A National Park Centennial

This year, the National Park Service is celebrating its 100th anniversary. A century ago, the National Park Service was created to promote and protect some of the most beautiful and inspiring places in the country. Now is the perfect time to visit these natural wonders or learn more about their historical significance. The Library has books that can assist you on your next national park adventure.

 A Thinking Person's Guide to America's National Parks. A collection of essays that delve into issues affecting America's national parks and historic sites.

 

 

 

 The National Parks: An Illustrated History by Kim Heacox. A celebration of the 100th anniversary of the National Park Service. This volume contains National Geographic photographs and an expertly told history of our National Parks Service.

 

 

 The Official Guide to America's National Parks. Produced in cooperation with the National Park Foundation, this is the official guide to all 397 sites in the national park system, including natural, historic, and cultural treasures.

 

 

 Secrets of the National Parks: The Experts’ Guide to the Best Experiences Beyond the Tourist Trail.  Find the best National Geographic picks in 32 amazing national parks including Yellowstone's Lamar Valley, the Everglades' Nine Mile Pond Canoe Trail and Yosemite's Snow Creek Trail.

 

 

 Your Guide to the National Parks by Michael Joseph Oswald. A guide to the United States' 58 national parks features detailed maps, images and hiking tables for each site, and offers advice on the best places to bike, camp, hike, lodge, and perform water and winter activities.

 

 
 The National Parks: America's Best Idea.
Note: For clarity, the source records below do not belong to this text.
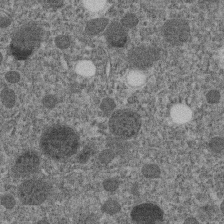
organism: C. elegans
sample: C. elegans embryo early stage
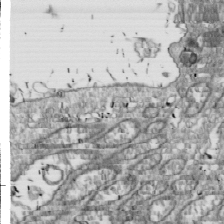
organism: Drosophila
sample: Cell division; meiosis; drosophila spermatocytes
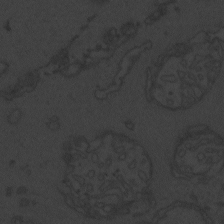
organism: Zebrafish
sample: Macrophage infected with Toxoplasma gondii
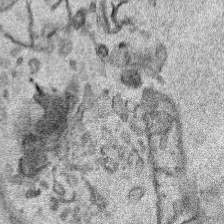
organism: Human
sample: Mitochondria in HCT116 cells
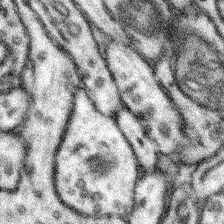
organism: Mouse
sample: Somatosensory cortex neuropil
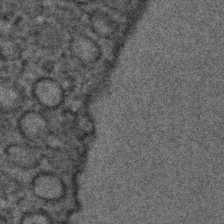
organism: C. elegans
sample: C. elegans embryo
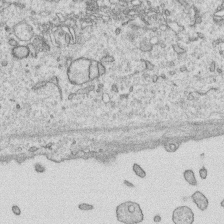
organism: Human
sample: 1205lu cells
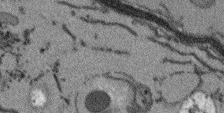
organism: Arabidopsis thaliana
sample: Root tip
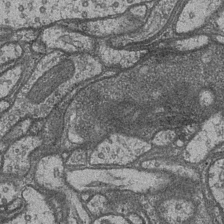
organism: Drosophila
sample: Optic medulla
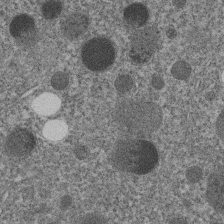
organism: C. elegans
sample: C. elegans embryo early stage
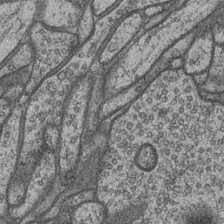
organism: Drosophila
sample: Optic medulla
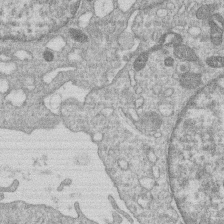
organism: Human
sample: Macrophage cells
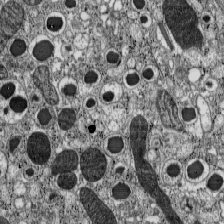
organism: C57BL Mouse
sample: Pancreatic islet
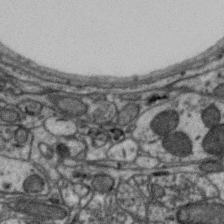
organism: Zebra finch
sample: Brain
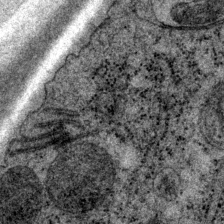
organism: P. pacificus
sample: Pharynx
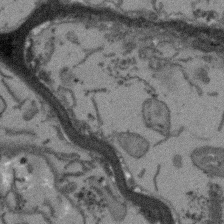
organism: Arabidopsis thaliana
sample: Root tip
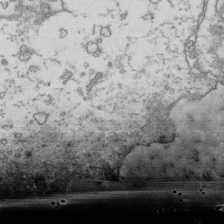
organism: Human
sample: Activated Jurkat CD4+ T cells
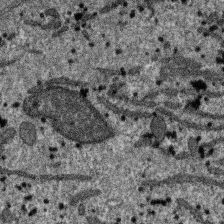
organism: Human
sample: Lung epithelial cells infected with SARS-CoV-2
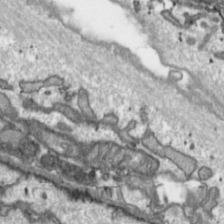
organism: Toxoplasma gondii
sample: Parasites in a vacuole inside a host cell
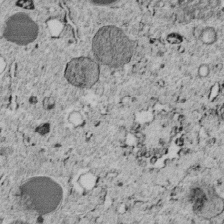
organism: C. elegans
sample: C. elegans embryo early stage
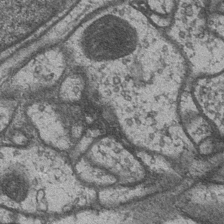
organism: Drosophila
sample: Optic medulla
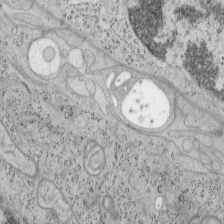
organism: Mouse
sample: OT-I killer T cells with ID8 ovarian cancer cells
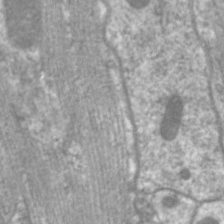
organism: C. elegans
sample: Pharynx
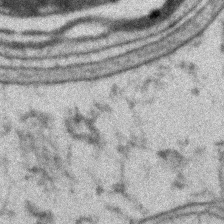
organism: Zebrafish
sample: Zebrafish embryo
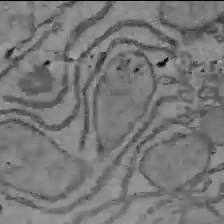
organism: C57BL Mouse
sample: Liver
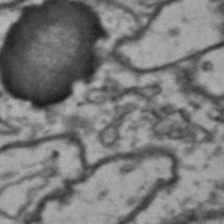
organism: Drosophila
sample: Brain
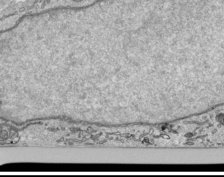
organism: Human
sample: Mitochondria in HCT116 cells
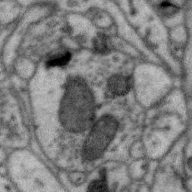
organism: Zebra finch
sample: Brain
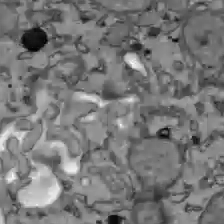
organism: C57BL Mouse
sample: Liver
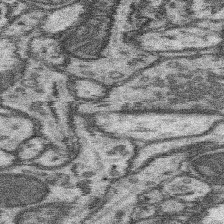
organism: Mouse
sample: Somatosensory cortex neuropil
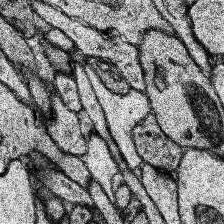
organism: Human
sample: Temporal Lobe
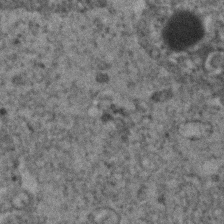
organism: Human
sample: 1205lu cells
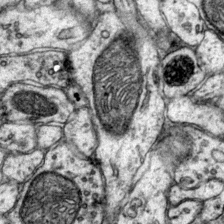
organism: Mouse
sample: Primary visual cortex
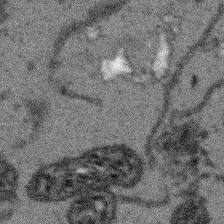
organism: Arabidopsis thaliana
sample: Root tip
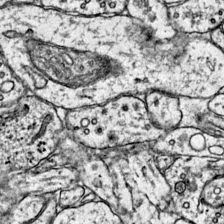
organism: Mouse
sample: Primary visual cortex
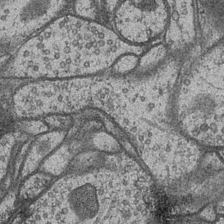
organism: Drosophila
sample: Optic medulla
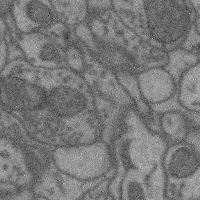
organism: Mouse
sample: Cerebral cortex
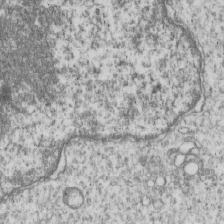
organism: Human
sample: MDA-MB-231 cells
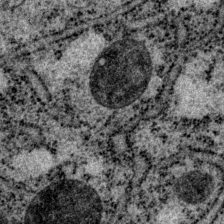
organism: P. pacificus
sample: Pharynx
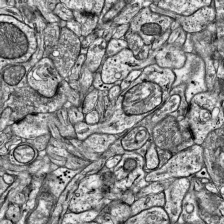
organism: Mouse
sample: Visual Cortex
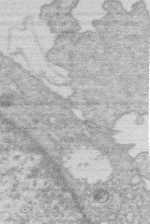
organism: Human
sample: Macrophage cells
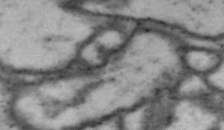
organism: Drosophila
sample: Brain
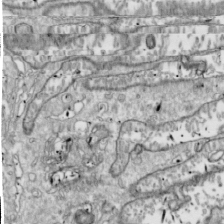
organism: Drosophila
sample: Cell division; meiosis; drosophila spermatocytes
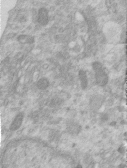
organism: Human
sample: Centriole in RPE cells
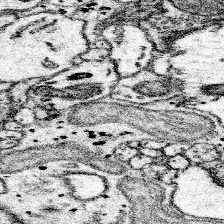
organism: Mouse
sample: Somatosensory cortex neuropil
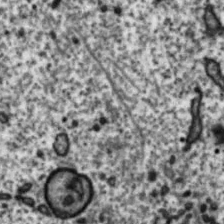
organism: Human
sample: HeLa cells
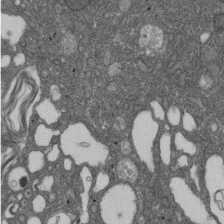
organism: Drosophila
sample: Nephrocyte
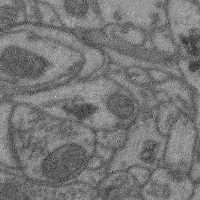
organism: Mouse
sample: Cerebral cortex
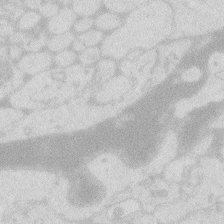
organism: Zebrafish
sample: Macrophage
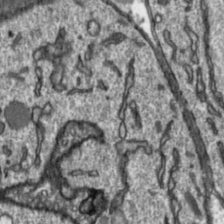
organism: Toxoplasma gondii
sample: Parasites in a vacuole inside a host cell
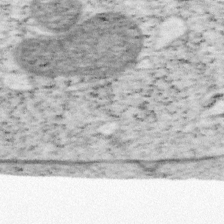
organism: Mouse
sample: OT-I killer T cells with ID8 ovarian cancer cells
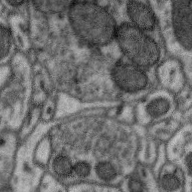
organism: Zebra finch
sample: Brain
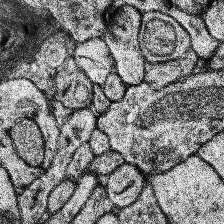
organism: Human
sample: Temporal Lobe
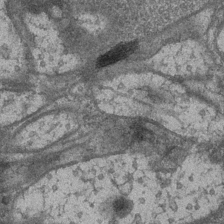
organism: Drosophila
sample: Optic medulla
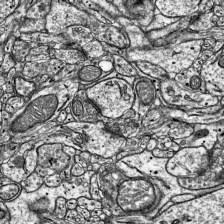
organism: Mouse
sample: Visual Cortex
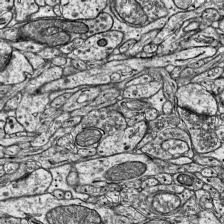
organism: Mouse
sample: Visual Cortex
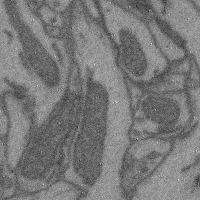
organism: Mouse
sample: Cerebral cortex
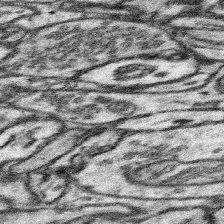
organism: Mouse
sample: Somatosensory cortex neuropil
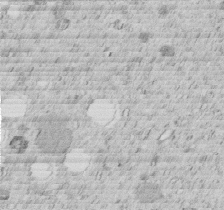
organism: C. elegans
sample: C. elegans embryo early stage
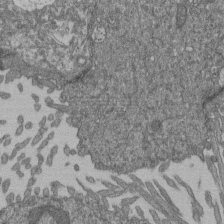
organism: Human
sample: Retinal organoid Rod and Cone cells
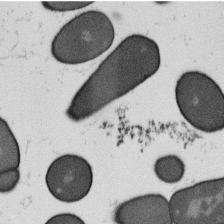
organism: B. subtilis
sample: Bacterial spore
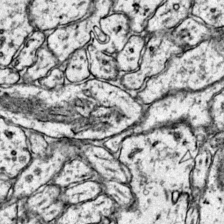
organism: Mouse
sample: Primary visual cortex
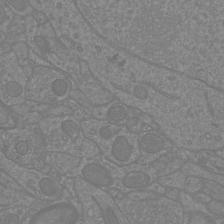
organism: Mouse
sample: Cortical neurons

In this illustrated narrative, Ken Burns and Dayton Duncan delve into the history of the park idea and the creation of the world's first national park at Yellowstone in 1872, through the most recent additions to a system that now encompasses nearly 400 sites and 84 million acres.
 
 
 
 

 Speaking of Bears: The Bear Crisis and a Tale of Rewilding from Yosemite, Sequoia and Other National Parks by Rachel Mazur.   A compiled history of how Yosemite, Sequoia and Kings Canyon National Parks created a human-bear problem so bad that there were eventually over 2,000 incidents in a single year. The book describes the pivotal moments park employees used trial and error, conducted research, invented devices and collaboration to get the crisis under control.

 

 Before They're Gone: A Family's Year-Long Quest to Explore America's Most Endangered National Parks by Michael Lanza.  A longtime backpacker, climber, and skier, Michael Lanza knows our national parks like the back of his hand. As a father, he hopes to share these special places with his two young children. But he has seen firsthand the changes wrought by the warming climate and decides to take his children on an ambitious journey to see as many climate-threatened wild places as he can fit into a year.

 The Camping Trip that Changed America: Theodore Roosevelt, John Muir, and our National Parks by Barb Rosenstock and illustrated by Mordicai Gerstein. Offers insight in the camping trip President Theodore Roosevelt and naturalist John Muir took to the redwoods of Yosemite in 1903, during which the two men had experiences and conversations that eventually contributed to the establishment of national parks in the United States.

 

 National Parks Guide U.S.A. by Sarah Wassner Flynn and Julie Beer. A guide to America's National Parks for children, including tips on exploration, information about animals and fun facts.

 

 

 

 Search and Find National Parks by Maud Lienard. Readers can search for items hidden in illustrations of 12 national parks.